In my machine, the mean execution time using -O3 is:

\$ time ./a.out
./a.out  0,83s user 0,00s system 99% cpu 0,836 total

which is very, very close to the fastest Julia version of this code.

Information

Some may argue that it would be faster if I used -march=native. Indeed, it is! However, for a fair comparison, I would have also to recompile Julia system image with the same flag, which, unfortunately, I do not have time now.
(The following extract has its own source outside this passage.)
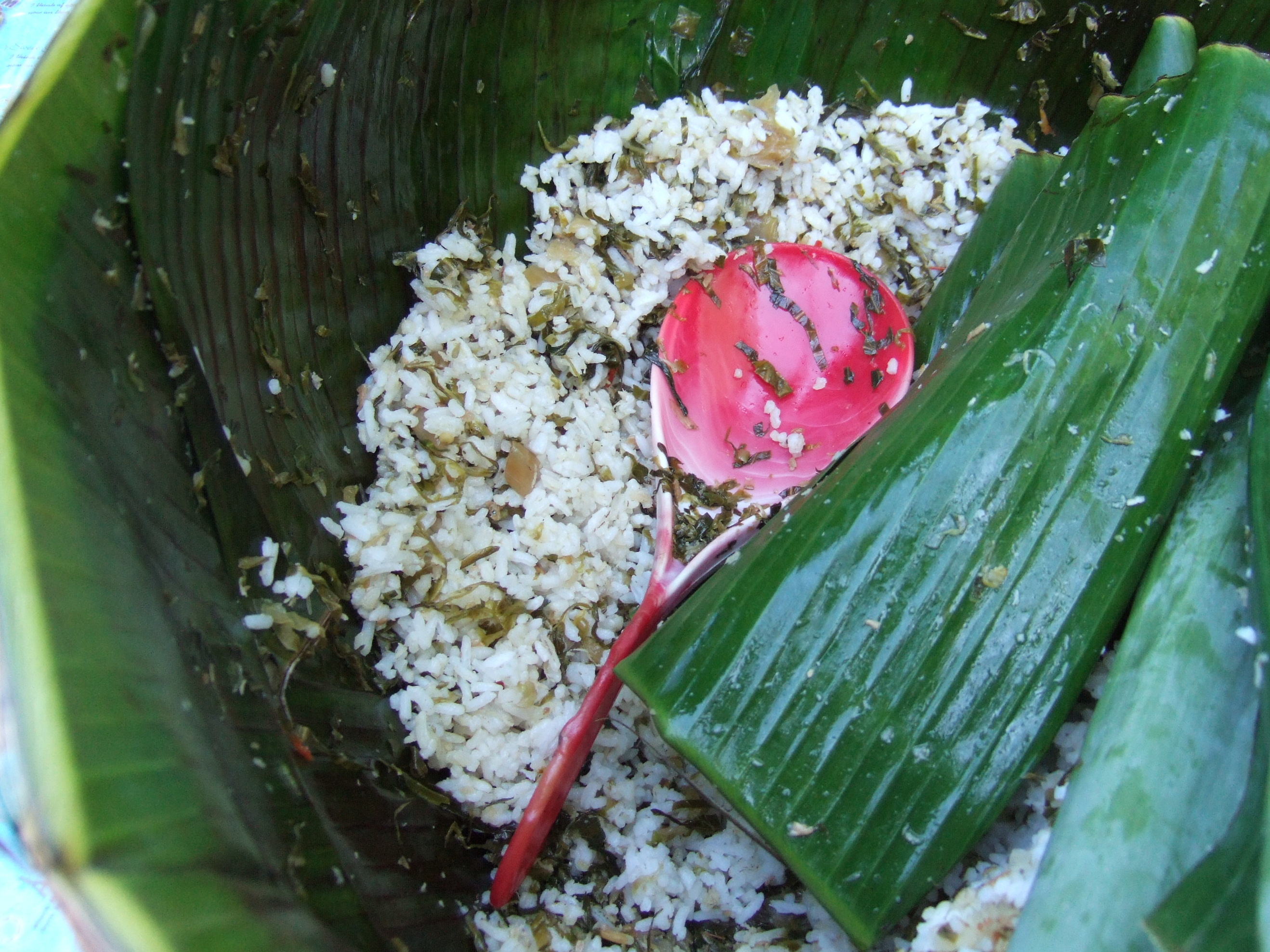 Nasi megono, Wonosobo, Central Java, Indonesia.

This is an easy procedure if you use the package PackageCompiler.jl.

## Conclusion

I hope that you understood how Julia is helping me to achieve my objectives faster. We now have a language that is easy to code and test algorithms, and that with minor adaptations can reach C performance. I have no more need to translate all the algorithms I need to be executed really fast to a compiled language, which turns out to be very time consuming for an engineer that does not code very well using C/C++.